General characteristics
- Class & type: Nerey / Menzhinskiy-class frigate (Krivak III)
- Displacement: 3,100 long tons (3,150 t) standard; 3,510 long tons (3,566 t) full load;
- Length: 123 m (404 ft)
- Beam: 14.2 m (46 ft 7 in)
- Draught: 4.7 m (15 ft 5 in)
- Installed power: 5 auxiliary diesel generator DGAS-500/1MSh
- Propulsion: COGAG M7N; 2 cruising turbine M62; 2 jet turbine M8K;
- Speed: 32 knots (59 km/h; 37 mph)
- Range: 3,500 nmi (6,500 km; 4,000 mi) at 14 kn (26 km/h; 16 mph); 900 nmi (1,700 km; 1,000 mi) at 30 kn (56 km/h; 35 mph);
- Boats & landing craft carried: At least one rigid lifeboat.
- Crew: 193
- Sensors & processing systems: MR-760 Fregat/Top Plate 3-D air search; Platina-C suite with MGK-335MC Titan-2/Bull ; Nose bow mounted MF MG-325 Vega/Mare Tale MF VDS;
- Electronic warfare & decoys: Start-2/Bell Shroud intercept ; Bell Squat A/B jammer ; 4 x HMG PK-16 decoy;
- Armament: 1 × single 100 mm (3.9 in) AK-100 gun; 1 × 2 4K33-Osa-M SAM-System; 2 × 30 mm (1.2 in) AK-630 CIWS; 2 × quad 533 mm (21 in) torpedo tubes; 2 × RBU-6000 anti-submarine rocket launchers;
- Aircraft carried: 1 × Ka-27 helicopter (2 max)
- Aviation facilities: Hangar for two helicopters.

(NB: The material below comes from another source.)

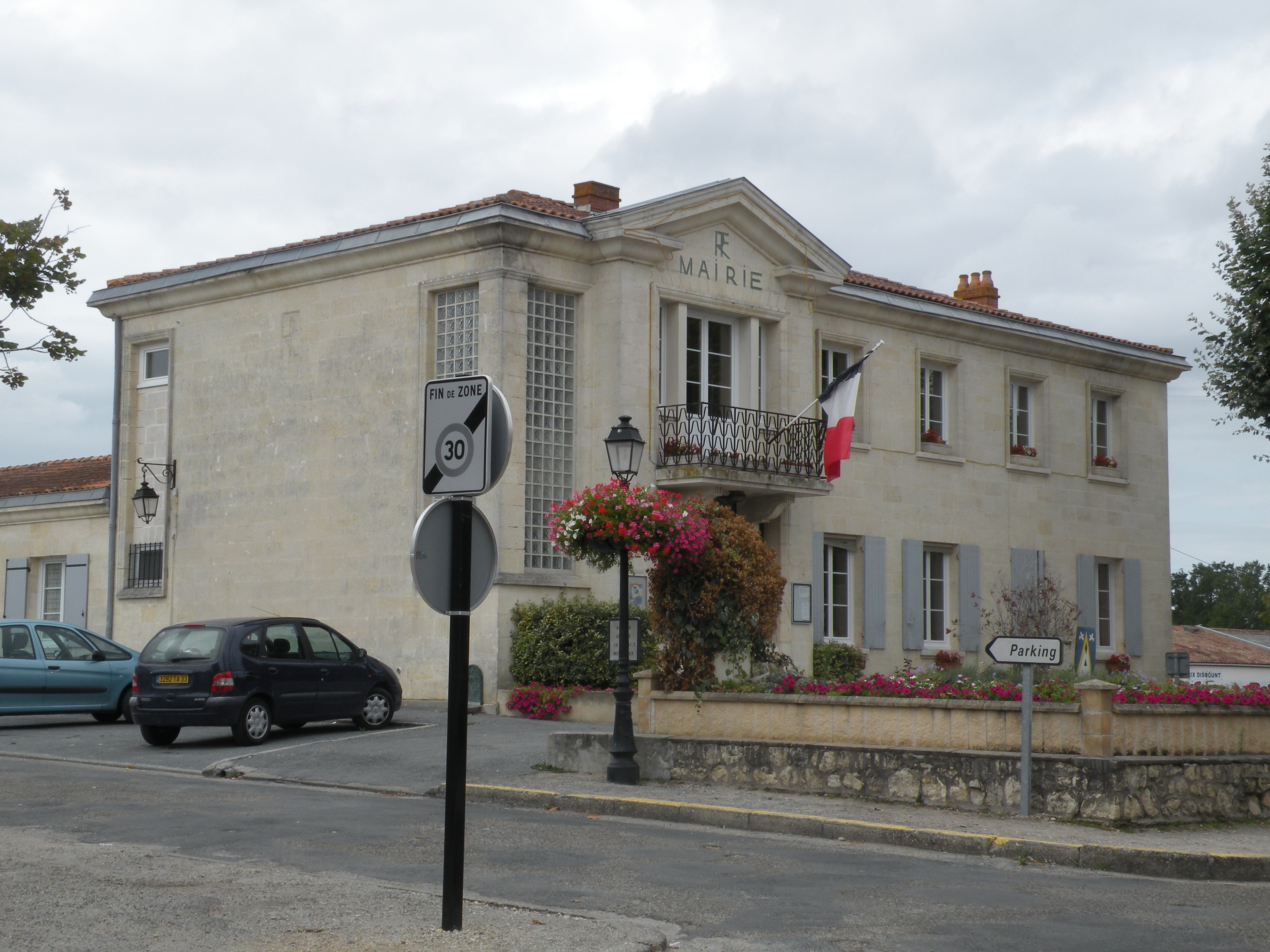 mairie Saint-Vivien-de-Médoc

= Ukrainian frigate Hetman Sahaidachny =

Krivak-class frigate

Hetman Sahaidachny (U130/F130) (Гетьман Сагайдачний) was a frigate of the Ukrainian Navy that was originally built at the Kerch Shipyard as a Project 11351 patrol ship of the Nerey / Krivak III / Menzhinskiy class. Homeported at Odesa since March 2014, she was the flagship of the Ukrainian Navy, and a part of the 30th Surface Ships Division. Her major armament was a single 100 mm gun.

As Russian forces advanced toward Mykolaiv when the Russo-Ukrainian war escalated, Hetman Sahaidachny was scuttled by Ukraine on 4 March 2022, to prevent capture.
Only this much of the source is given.